Earth Postgraduate organization of workerswhich includes domestic and international researchers from all academic disciplines, said that non-EU researchers simply cannot afford to live with the complicated issue of visa fees.
A letter written to Science Foundation Ireland – the country’s single largest PhD funder – and its chief executive, Philip Nolan, highlights that “non-EU postgraduate researchers face a disproportionate financial burden on an already small budget”.
Many are under financial pressure, the letter says, with the annual cost of renewing a residence permit in Ireland being €300, coupled with an average €600 a year health insurance fee.
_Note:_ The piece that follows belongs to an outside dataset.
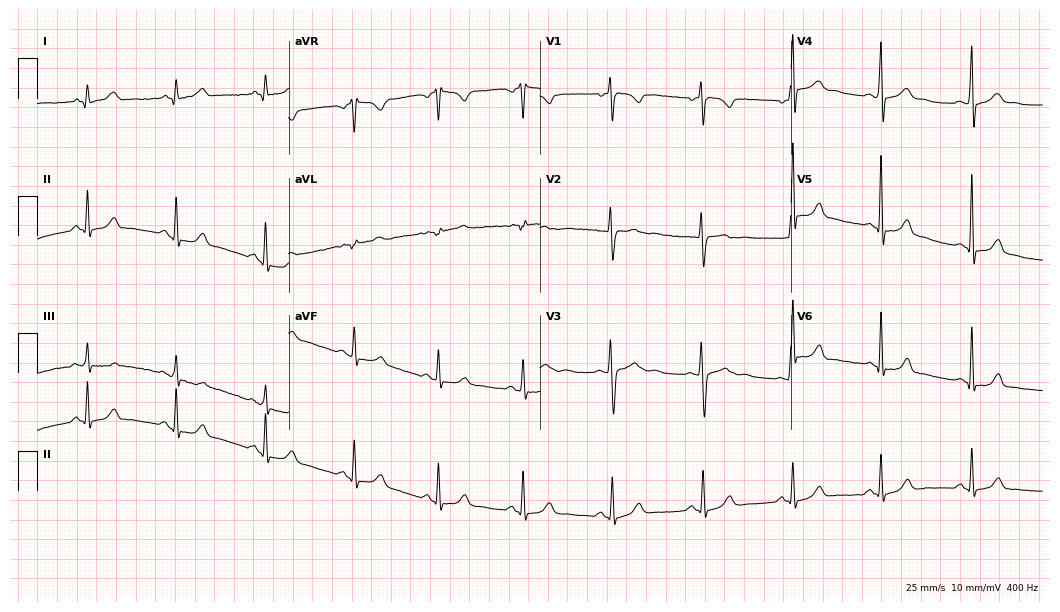
ECG — a woman, 23 years old. Screened for six findings — first-degree AV block, right bundle branch block, left bundle branch block, sinus bradycardia, atrial fibrillation, sinus tachycardia — none is recorded. Only these six findings were labelled.

The average researcher in Ireland is paid around €18,000 a year – while the current national living wage in the country is €11.30, which is around €23,000.
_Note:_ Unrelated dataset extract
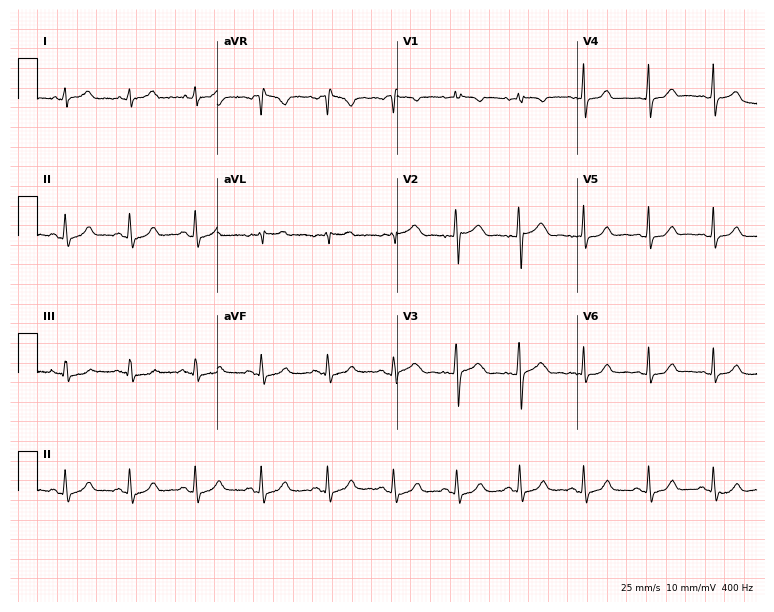
Standard 12-lead ECG recorded from a male, 37 years old. Read as a normal ECG.

The group says this “administrative burden” pushes non-EU researchers “nearly €1,000 further below the already low salary”.
“It further damages Ireland’s reputation as a great place for research”
“During our current cost of living crisis, this is pushing non-EU researchers to breaking point, with many living in unsafe or unsafe housing or relying on external support at their local university for basic living needs.
“It further damages Ireland’s reputation as a great place for research and harms our position on the world stage,” the letter continues.
A member of PWO’s Dublin branch at Trinity College called the request “the least the funding bodies can do to help us”.
“The current system is not only elitist – it favors financially well-off researchers from outside the EU – but also forces many of us to have to extend our PhDs because part-time jobs take up a significant amount of time and energy that we would rather be devoting to our research,” continued Saakya Anand-Vembar, a PhD student in psychiatry from India.
Another member of the former PGWA – which the PCAU merged with to form the current postgraduate workers’ organization in February – at Maynooth, Bana Abu Zuluf, signaled that non-EU PhD candidates are often “neglected” in the conversation about spending “they are forced to accept” under the low scholarship.
“We have been hit hardest by the cost of living crisis and still have to pay the €1,000+ annual cost of private health insurance and renew our IRP. You can’t complain about a PhD being terminated when that’s the state you put them in,” Zuluf said.